Venter is following up this work with the Global Ocean Survey (GOS), which is in the process of collecting oceanic and other (sea and fresh) water samples at more than 150 sites around the world to continue measuring the diversity of ocean microbes. This project is expected to double the number of proteins in GenBank!
So how do you make all this new data available to the scientific community for broader benefit? That’s where the CAMERA project comes in. CAMERA stands for the Community Cyberinfrastructure for Advanced Marine Microbial Ecology Research and Analysis project, funded in January this year with a seven-year, $24.5M grant from the Gordon and Betty Moore Foundation. It’s a partnership among Calit2, the Venter Institute, and UCSD’s Scripps Institution of Oceanography, the Center for Earth Observations and Applications, the Scripps Genome Center, and the San Diego Supercomputer Center. This project builds on a host of long-standing projects implementing national cyberinfrastructure for medical and ocean sciences with funding from the National Science Foundation (NSF) and the National Institutes of Health.
This project will incorporate data from the Sargasso Sea and GOS expeditions, the Joint Genome Institute sequencing project, the Moore marine microbial project, and community microbial metagenomics projects (some early candidates have already been identified).

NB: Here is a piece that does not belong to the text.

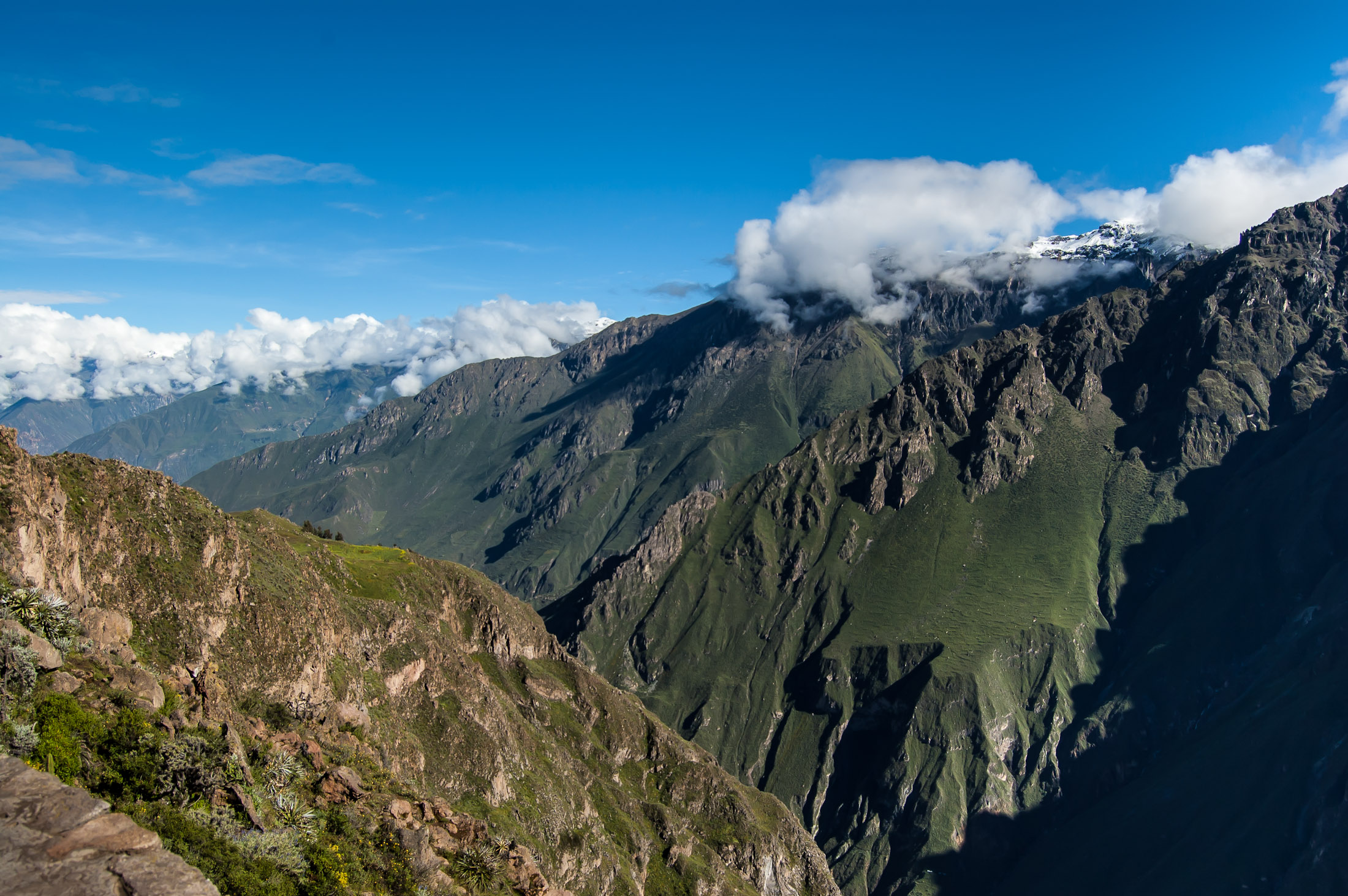 Vista del Cañon del Colca en Arequipa, Perú

The new computational environment, being implemented this month, includes 128 Dell nodes (with a total of 512 CPUs) for a total performance of 4.7 Tflops and 4 GBytes of memory/node. Sixty-four nodes are connected with a low-latency interconnect (Infiniband at 10 Gbps), and all are connected at 1 Gbps. This system includes an 8-node web farm. The storage system is based on 200 TBytes in 8 Sun x 4500 “Thumper” nodes each connected into the fabric at 10 Gbps. This resolves to 80 TB of RAID-5 storage, then replicated. The network infrastructure consists of a Layer 3 switch/router Force10 e1200, with 192 GigE Ethernet ports, and 16 10GigE Ethernet ports. This system is highly expandable. This infrastructure complements CAMERA’s current development environment, which is roughly 1/10 scale of the production environment. There is also the expectation that particularly large computations in the future will be able to link to tens of thousands of CPUs through the NSF-funded TeraGrid backplane.
Although the Calit2 data complex will be available over the shared Internet, several leading marine microbial biologists are planning much more advanced access from their laboratories. They will be deploying “OptIPortals,” connecting those overdedicated fiber from their labs to the nearest hub of the National LambaRail over which they will access the CAMERA data complex at Calit2, said Smarr.
An OptIPortal is a tiled wall driven by a graphics cluster that can be built from various flavors of hardware and operating systems in various sizes (in terms of number of display panels wide by tall), creating an affordable “termination device” for the OptIPuter global backplane. A typical example (shown in the figures to the right and displayed at SC06) consists of 20 dual CPU nodes running at ¼ teraflop with 5 terabytes of storage and 20 24” displays with a total of 45 megapixels of real estate driven by the Scalable Adaptive Graphics Environment developed by Jason Leigh’s team at UIC’s Electronic Visualization Lab. “Consider this the next-generation PC,” said Smarr. Approximate cost is $50k.
This system can be used to interactively visualize, for example, microbial genome data derived from the various projects described above. It will also be used for collaboration between researchers using high-definition video integration into SAGE, which was demonstrated on a number of OptIPortals on the SC06 show floor.